## Instructions for the task:
Keep the images out and copy every entry below exactly.

Saved entries
^^^^^^^^^^^^^^^^

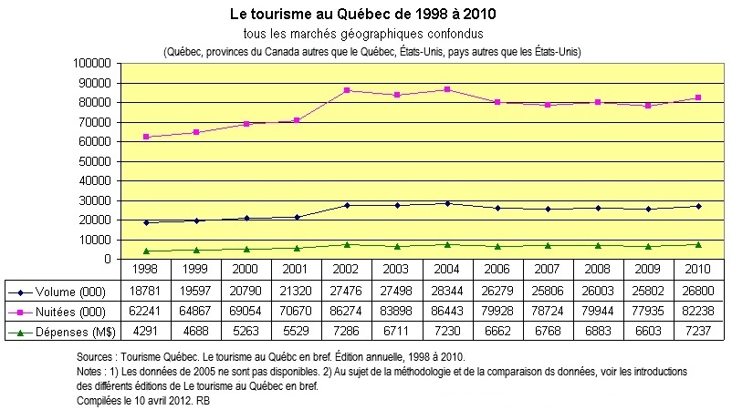 Compilation des statistiques touristiques du Québec fournies par Tourisme Québec dans sa publication annuelle : Le tourisme au Québec en bref.
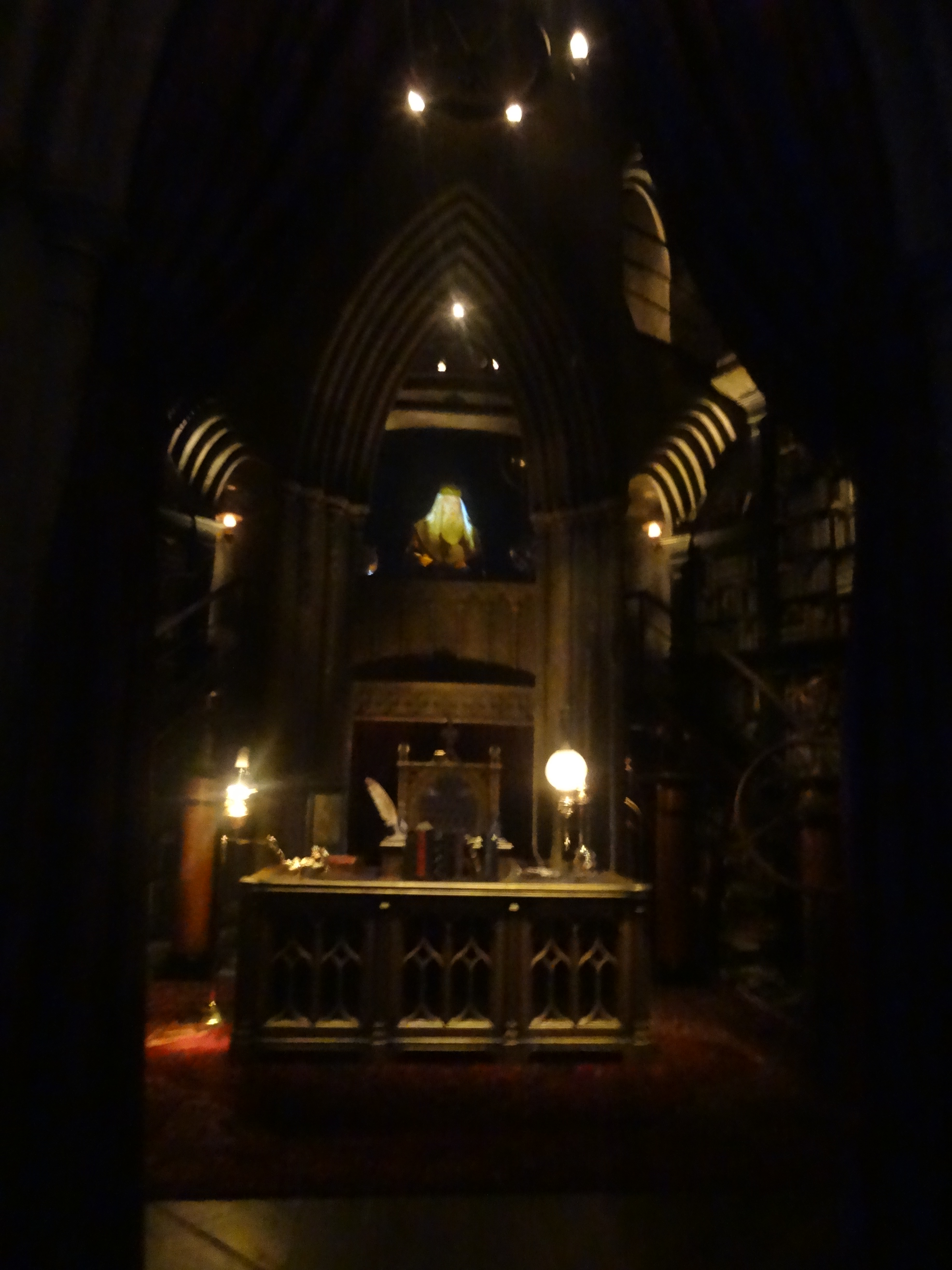 Bureau de Dumbledore à Universal Studios Japan
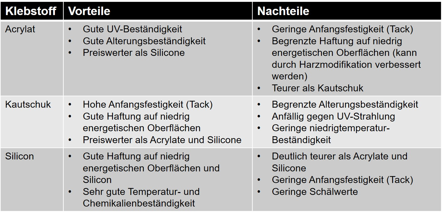 Die Tabelle beschreibt die Vor- und Nachteile der drei gängisten Haftklebstofftechnologien
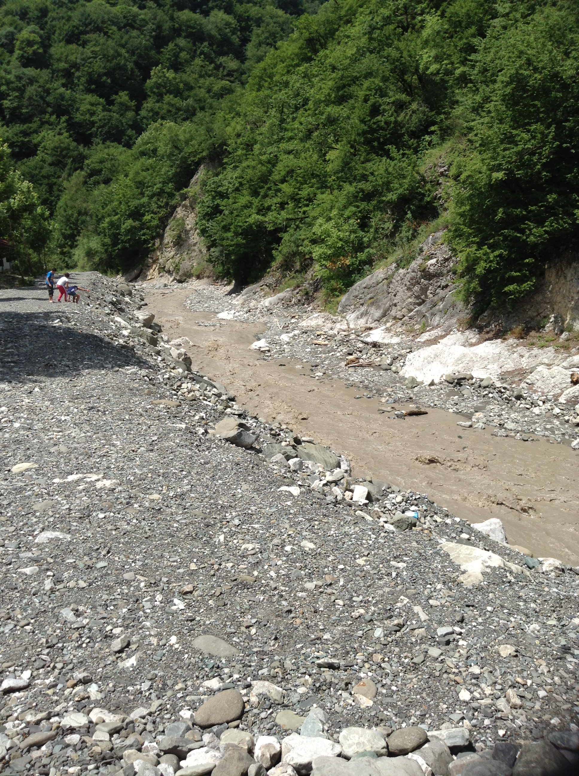 Çay 3
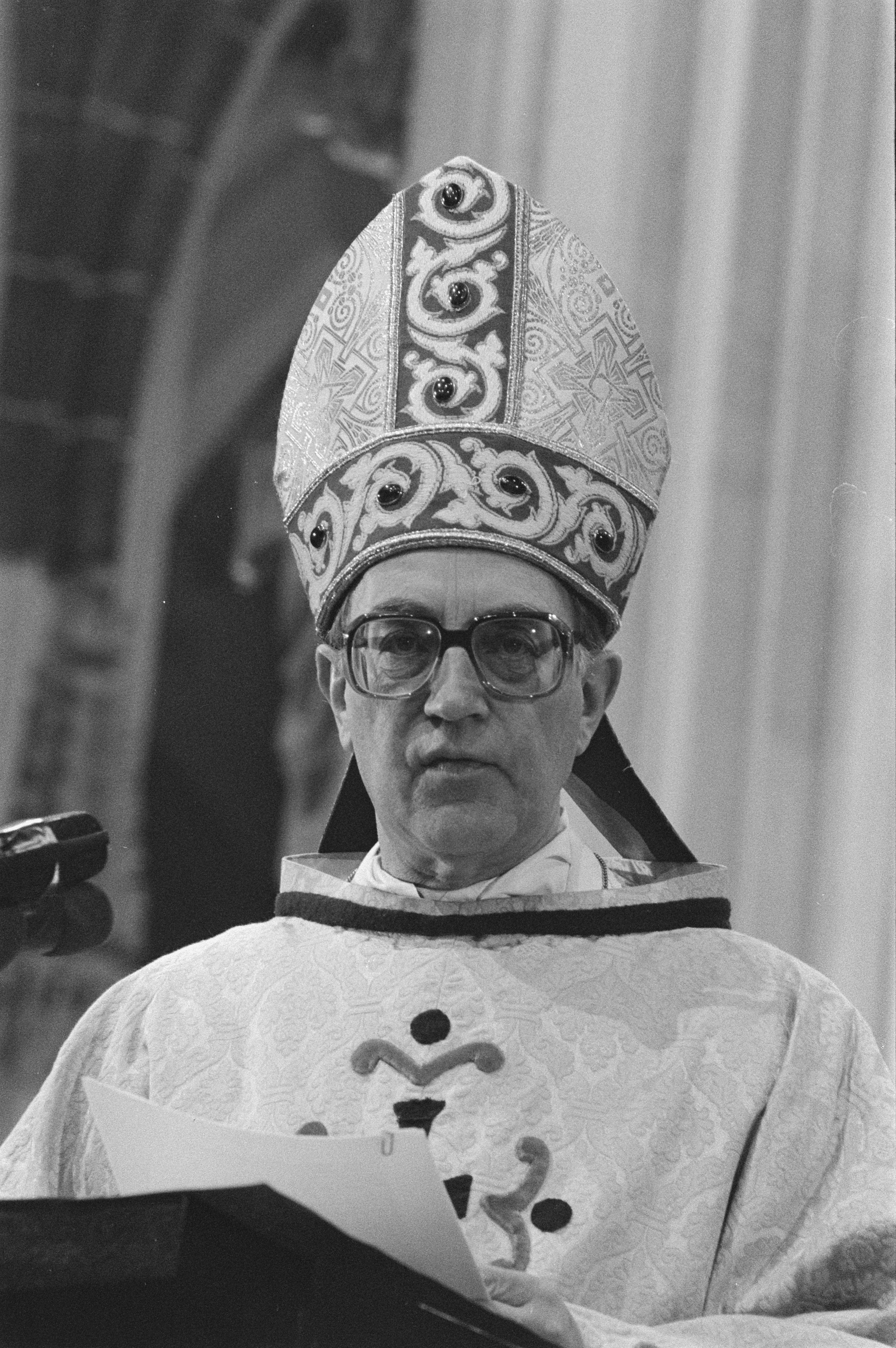 Collectie / Archief : Fotocollectie Anefo Reportage / Serie : [ onbekend ] Beschrijving : Installatie Bisschop Ter Schure in de St. Jans Kerk in Den Bosch ; Bisschop Ter Schure (kop) Datum : 9 maart 1985 Locatie : Den Bosch Trefwoorden : bisschoppen, installaties Persoonsnaam : Bisschop Ter Schure Instellingsnaam : Sint-Janskerk Fotograaf : Bogaerts, Rob / Anefo Auteursrechthebbende : Nationaal Archief Materiaalsoort : Negatief (zwart/wit) Nummer archiefinventaris : bekijk toegang 2.24.01.05 Bestanddeelnummer : 933-2603
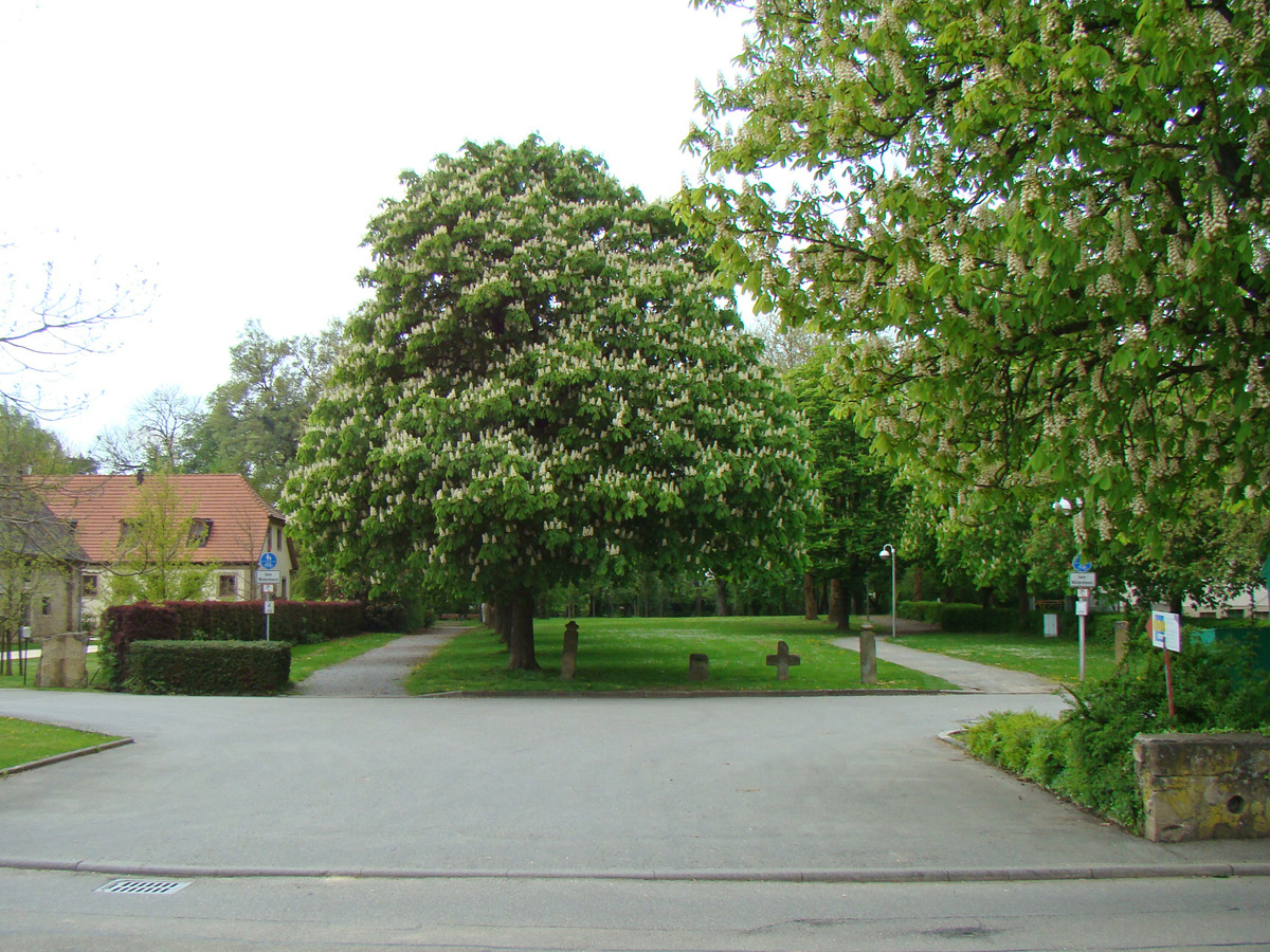 Schlosspark in Bonfeld, in der Bildmitte der Standort des einstigen Unterschlosses
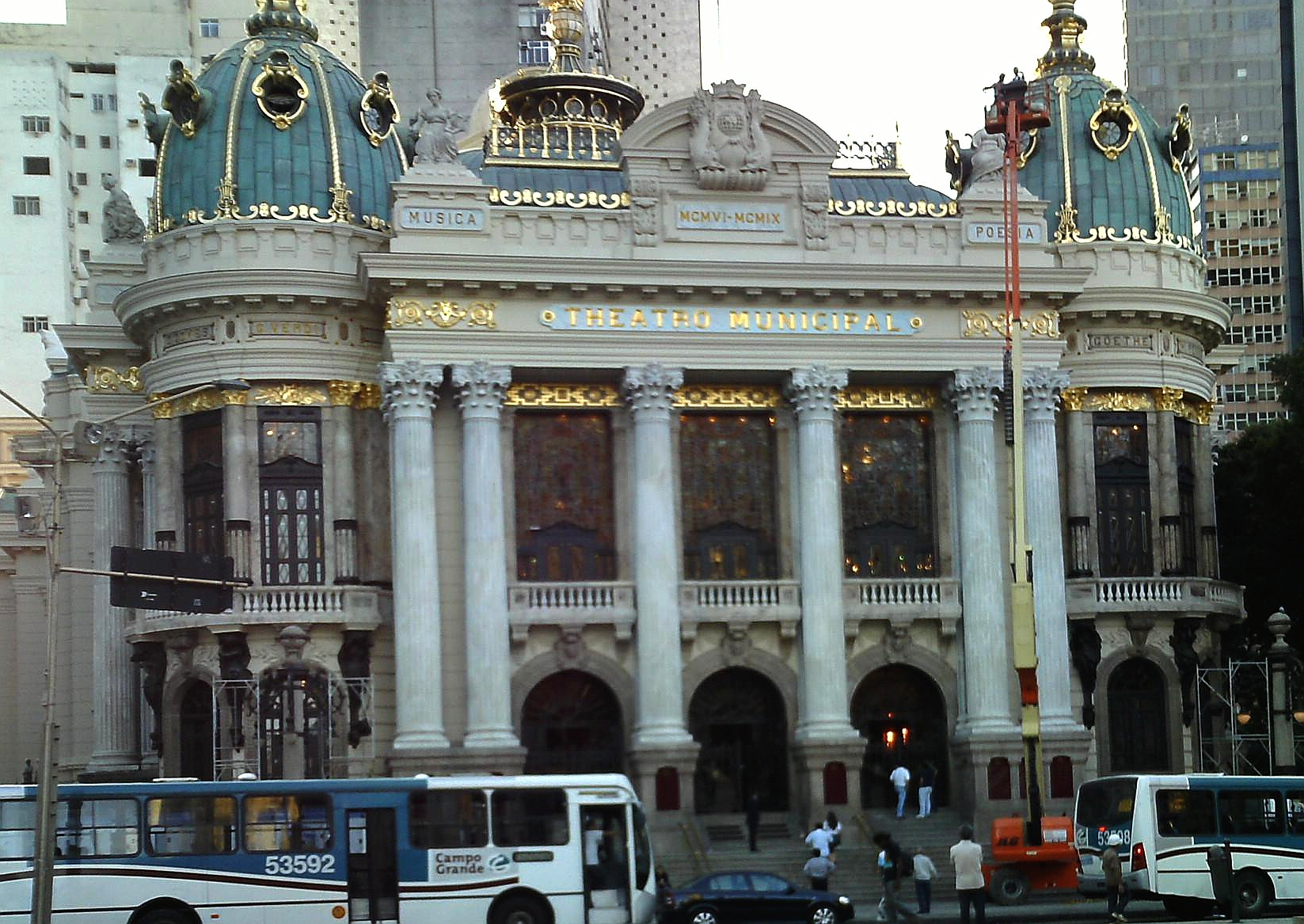 Theatro Municipal, em 22-05-2010.
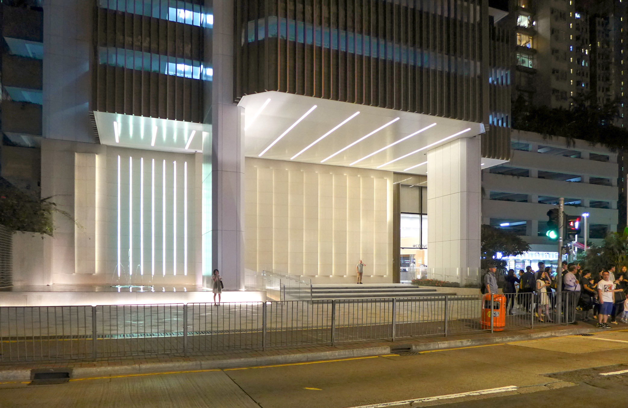 Convoy GF Plaza

^^^^^^^^^^^^^^^^

## Answer space:
 Compilation des statistiques touristiques du Québec fournies par Tourisme Québec dans sa publication annuelle : Le tourisme au Québec en bref.
 Bureau de Dumbledore à Universal Studios Japan
 Die Tabelle beschreibt die Vor- und Nachteile der drei gängisten Haftklebstofftechnologien
 Çay 3
 Collectie / Archief : Fotocollectie Anefo Reportage / Serie : [ onbekend ] Beschrijving : Installatie Bisschop Ter Schure in de St. Jans Kerk in Den Bosch ; Bisschop Ter Schure (kop) Datum : 9 maart 1985 Locatie : Den Bosch Trefwoorden : bisschoppen, installaties Persoonsnaam : Bisschop Ter Schure Instellingsnaam : Sint-Janskerk Fotograaf : Bogaerts, Rob / Anefo Auteursrechthebbende : Nationaal Archief Materiaalsoort : Negatief (zwart/wit) Nummer archiefinventaris : bekijk toegang 2.24.01.05 Bestanddeelnummer : 933-2603
 Schlosspark in Bonfeld, in der Bildmitte der Standort des einstigen Unterschlosses
 Theatro Municipal, em 22-05-2010.
 Convoy GF Plaza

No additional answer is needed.